▶ [PROBLEM STATEMENT] Leaving the pictures aside, repeat every line below exactly.

▶ [DATA SHOWN]

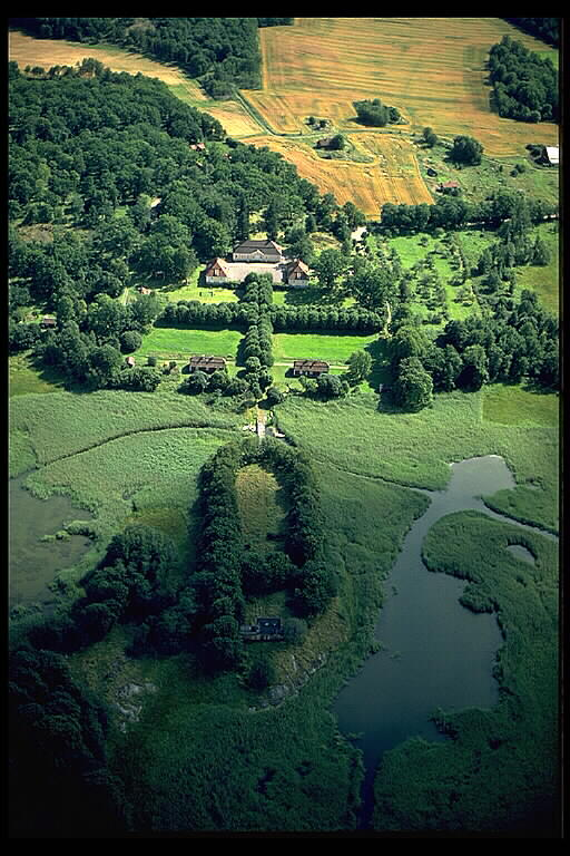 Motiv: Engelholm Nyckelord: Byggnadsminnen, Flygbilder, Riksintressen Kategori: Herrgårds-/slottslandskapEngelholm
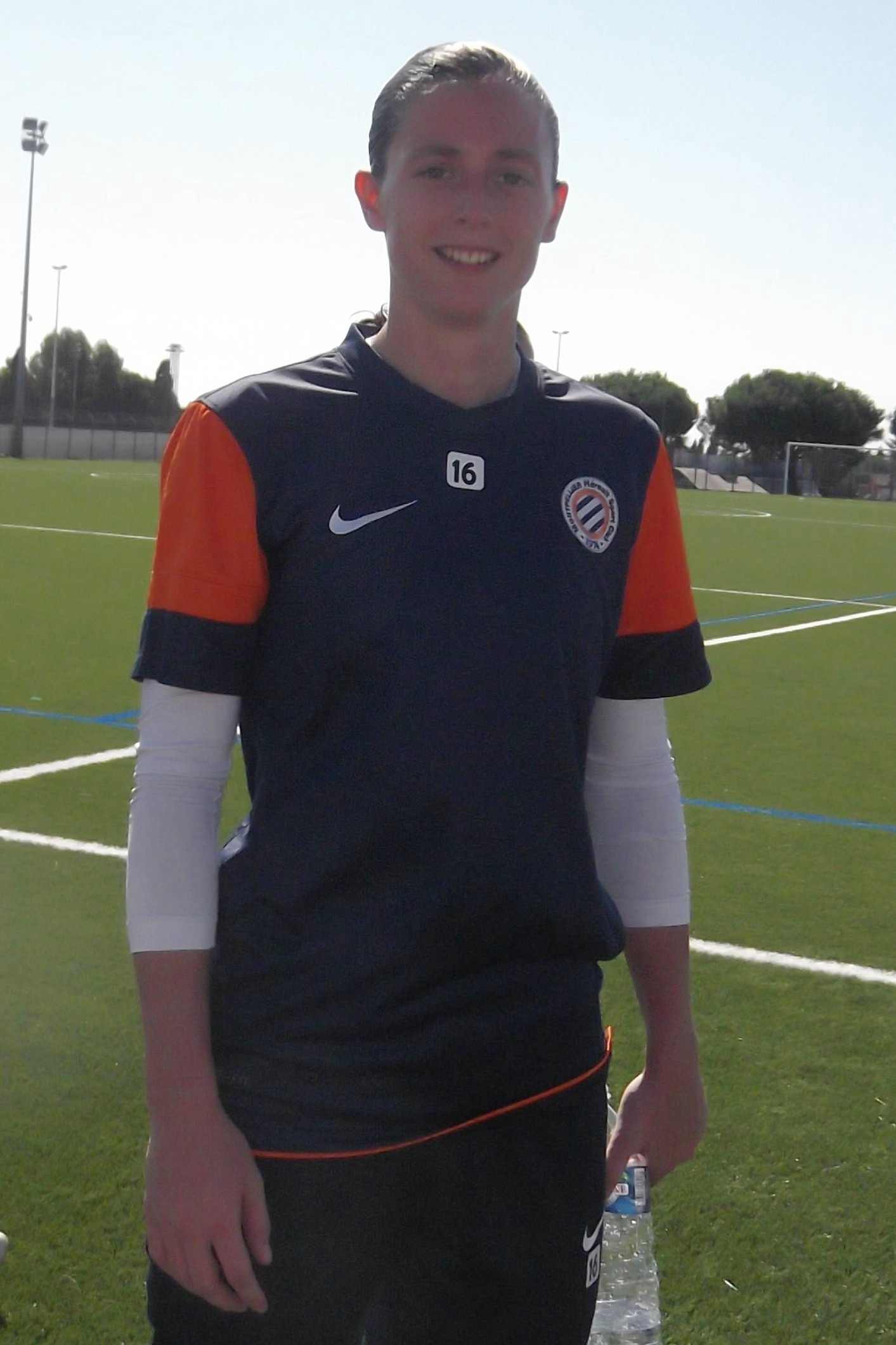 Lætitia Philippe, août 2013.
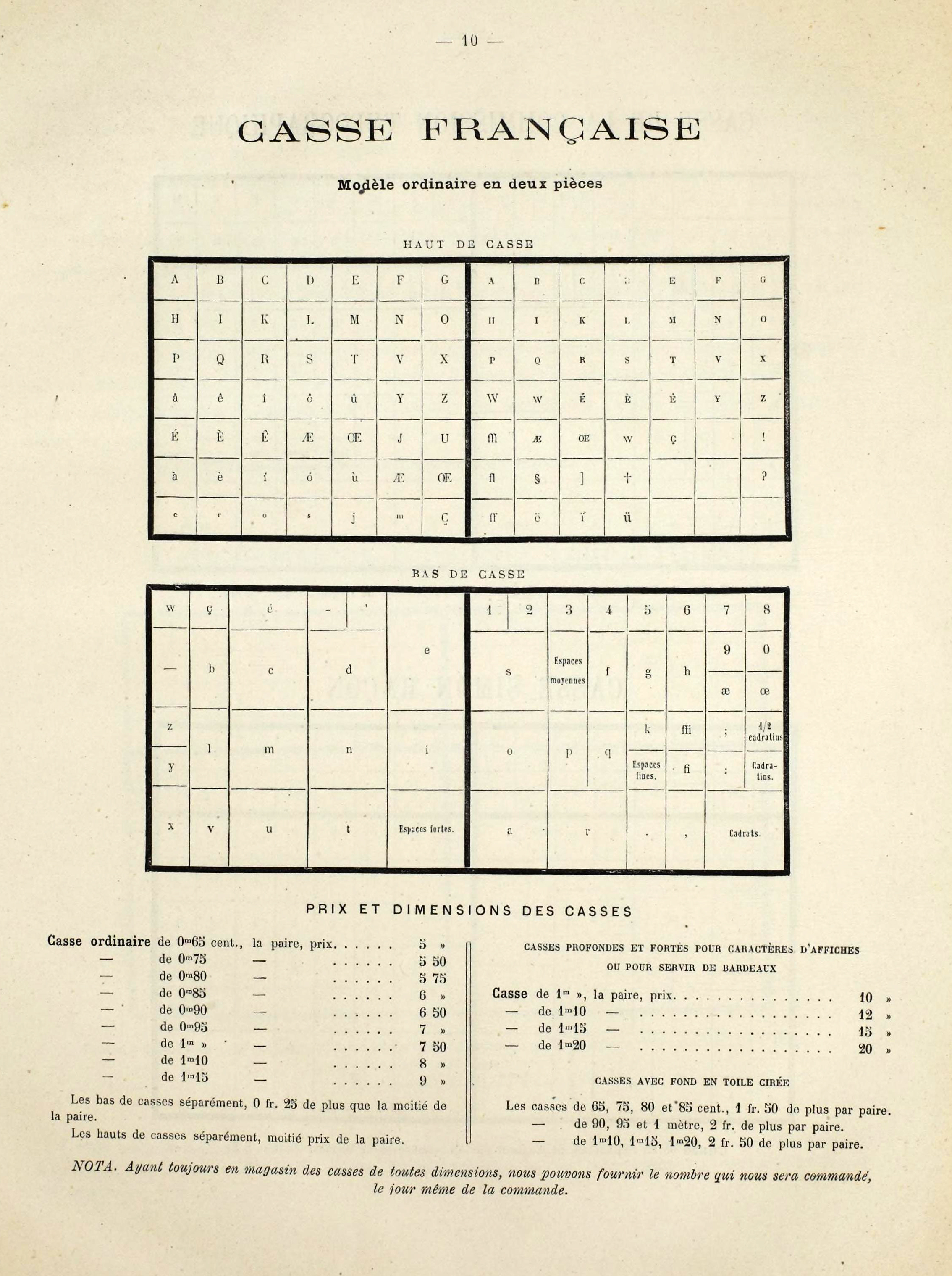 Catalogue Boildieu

▶ [EXERCISE ANSWER]
 Motiv: Engelholm Nyckelord: Byggnadsminnen, Flygbilder, Riksintressen Kategori: Herrgårds-/slottslandskapEngelholm
 Lætitia Philippe, août 2013.
 Catalogue Boildieu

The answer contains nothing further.